Figure 1.5 – Tracking your sleep

As you can see, all the activities that are measured serve a purpose, such as shopping, keeping an eye on our health, listening to our favorite music (and making playlists that we can share), and last but not least, watching movies and TV shows that we like. In Chapter 9, Handling Data Responsibly, we will talk about how we work with data, what you need to watch out for, and the risks that can happen when we share our own data.

Then, we get unintentional data use unintentionally. We use platforms such as Facebook, Instagram, LinkedIn, and Twitter to share news about our work or even our personal lives. We love that people are reading, liking, and even sharing our messages. Let’s be honest, we get excited when people like something we’ve written.

However, reading the news through different apps on our devices (iPad, tablet, or laptop) to stay up to date on what’s going on in the world is also an unintentional way we use data, especially since the COVID-19 pandemic hit us in 2020.

What does this intentional and unintentional data use mean? And how does it pertain to data literacy? Is data literacy the same for everyone? Well to be honest that depends what your role is within the Data and Analytics field of work. For a data analyst it would mean understanding the data related to a certain process, or transactional system, the tools that an organization uses and so on. For a data scientist, it would mean understanding the algorithms and data that is needed to create their models. For a marketing professional or a company that wants to grow, it is again different. The marketeer needs to understand how to read the created information from the data used from the website, social media platforms, and so on. But for someone who wants to take a vacation in Spain, the information they need is completely different. So, it depends on the role, the position that you are in when it comes to the understanding and level of Data Literacy.

An introduction to data literacy

So what is data literacy, and what does it mean to know how to use data? If we type data literacy into Google’s search box, we will get a lot of results.

Figure 1.6 – Google search for data literacy

We and others think that the definition of data literacy is: The ability to work with, analyze & argue with data…

From our point of view, we’d like to add that it means how a person uses data and understands the world around him (or her). It’s also a matter of behavior, that people can work with data not because they must, but because they want to!

In his article The Art of Questioning, Kevin Hanegan explains the vital role questions play in data literacy:

“Asking the right questions of your data and knowing what you want to find is a key part of getting insights from your data that lead to specific actions.”

Data isn’t just black and white; you can do a lot with it. So, two people who look at the same data can come to very different conclusions. This is because a lot depends on the problem you’re trying to solve and how you go about solving it. This is where communication comes in as a key soft skill. For that decision-making process, we need both technical skills (hard skills) and soft skills such as collaboration, organizational sensitivity, communication, and so on.

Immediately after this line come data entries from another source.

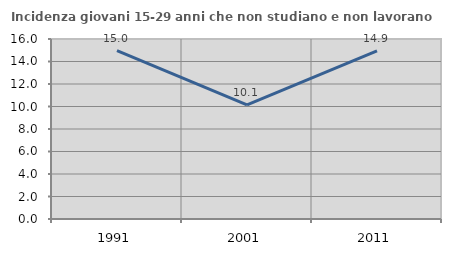
| Category | Incidenza giovani 15-29 anni che non studiano e non lavorano  |
|---|---|
| 1991.0 | 14.974 |
| 2001.0 | 10.135 |
| 2011.0 | 14.943 |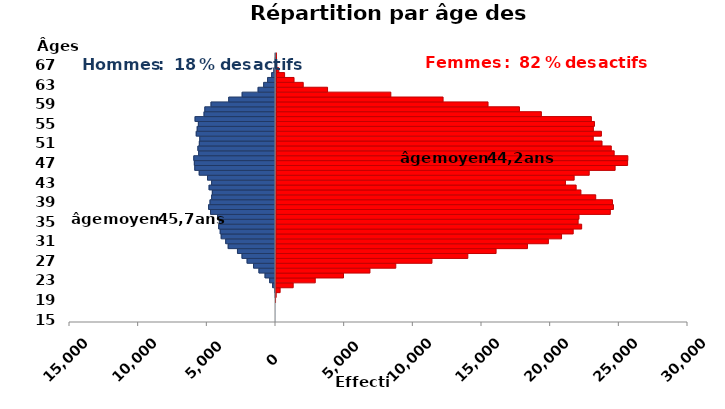
| Category | âge  | Hommes | Femmes |
|---|---|---|---|
| 15.0 | 15 | 0 | 0 |
| 16.0 | 16 | 0 | 0 |
| 17.0 | 17 | 0 | 0 |
| 18.0 | 18 | 0 | 0 |
| 19.0 | 19 | 0 | 4 |
| 20.0 | 20 | -11 | 59 |
| 21.0 | 21 | -42 | 353 |
| 22.0 | 22 | -206 | 1303 |
| 23.0 | 23 | -424 | 2908 |
| 24.0 | 24 | -760 | 4965 |
| 25.0 | 25 | -1203 | 6889 |
| 26.0 | 26 | -1597 | 8769 |
| 27.0 | 27 | -2067 | 11403 |
| 28.0 | 28 | -2436 | 14014 |
| 29.0 | 29 | -2769 | 16069 |
| 30.0 | 30 | -3443 | 18353 |
| 31.0 | 31 | -3624 | 19876 |
| 32.0 | 32 | -3952 | 20834 |
| 33.0 | 33 | -4025 | 21681 |
| 34.0 | 34 | -4135 | 22296 |
| 35.0 | 35 | -4087 | 22038 |
| 36.0 | 36 | -4218 | 22098 |
| 37.0 | 37 | -4730 | 24379 |
| 38.0 | 38 | -4870 | 24605 |
| 39.0 | 39 | -4767 | 24535 |
| 40.0 | 40 | -4648 | 23314 |
| 41.0 | 41 | -4598 | 22234 |
| 42.0 | 42 | -4834 | 21887 |
| 43.0 | 43 | -4650 | 21105 |
| 44.0 | 44 | -4950 | 21739 |
| 45.0 | 45 | -5554 | 22836 |
| 46.0 | 46 | -5876 | 24720 |
| 47.0 | 47 | -5908 | 25628 |
| 48.0 | 48 | -5947 | 25645 |
| 49.0 | 49 | -5595 | 24649 |
| 50.0 | 50 | -5648 | 24436 |
| 51.0 | 51 | -5545 | 23761 |
| 52.0 | 52 | -5512 | 23122 |
| 53.0 | 53 | -5770 | 23715 |
| 54.0 | 54 | -5699 | 23128 |
| 55.0 | 55 | -5615 | 23208 |
| 56.0 | 56 | -5854 | 22981 |
| 57.0 | 57 | -5202 | 19340 |
| 58.0 | 58 | -5144 | 17743 |
| 59.0 | 59 | -4693 | 15453 |
| 60.0 | 60 | -3404 | 12179 |
| 61.0 | 61 | -2426 | 8373 |
| 62.0 | 62 | -1265 | 3765 |
| 63.0 | 63 | -859 | 1992 |
| 64.0 | 64 | -574 | 1322 |
| 65.0 | 65 | -279 | 634 |
| 66.0 | 66 | -120 | 210 |
| 67.0 | 67 | -22 | 55 |
| 68.0 | 68 | -13 | 36 |
| 69.0 | 69 | -1 | 30 |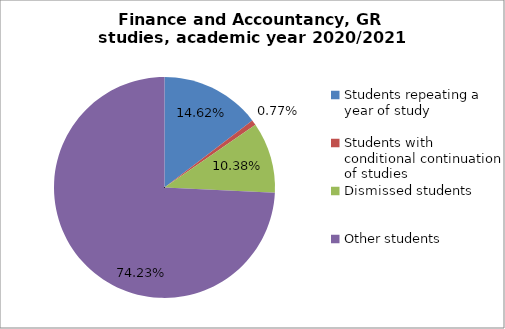
| Category | Series 0 |
|---|---|
| Students repeating a year of study | 38 |
| Students with conditional continuation of studies | 2 |
| Dismissed students | 27 |
| Other students | 193 |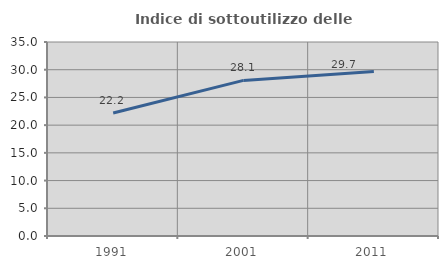
| Category | Indice di sottoutilizzo delle abitazioni  |
|---|---|
| 1991.0 | 22.195 |
| 2001.0 | 28.074 |
| 2011.0 | 29.691 |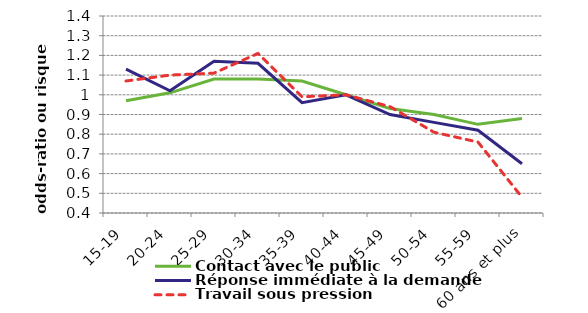
| Category | Contact avec le public | Réponse immédiate à la demande | Travail sous pression |
|---|---|---|---|
| 15-19 | 0.97 | 1.13 | 1.07 |
| 20-24 | 1.01 | 1.02 | 1.1 |
| 25-29 | 1.08 | 1.17 | 1.11 |
| 30-34 | 1.08 | 1.16 | 1.21 |
| 35-39 | 1.07 | 0.96 | 0.99 |
| 40-44 | 1 | 1 | 1 |
| 45-49 | 0.93 | 0.9 | 0.94 |
| 50-54 | 0.9 | 0.86 | 0.81 |
| 55-59 | 0.85 | 0.82 | 0.76 |
| 60 ans et plus | 0.88 | 0.65 | 0.48 |

We’ll use the pandemic, the news, the data, and the choices we and others had to make as examples in the next section and the later chapters.

The COVID-19 pandemic

To start learning about data literacy, we could look at some examples we’ve gathered from the news and different government organizations around the world.

When we look at the headlines in this picture, we might be surprised to see that only 2,000 of the 550,000 NHS workers were tested. And the headline next to it: “As two more brave doctors die, the same headline tells a story that only 0.16% of NHS staff have been tested for the virus and that the testing station is empty.”

At first, we were all scared about what was going on in our world. There was no information about the topic, and there were no tests available. We saw every day, sad and horrifying news and stories told of people dying and being taken to the hospital, and that hospitals were full of people suffering from COVID-19.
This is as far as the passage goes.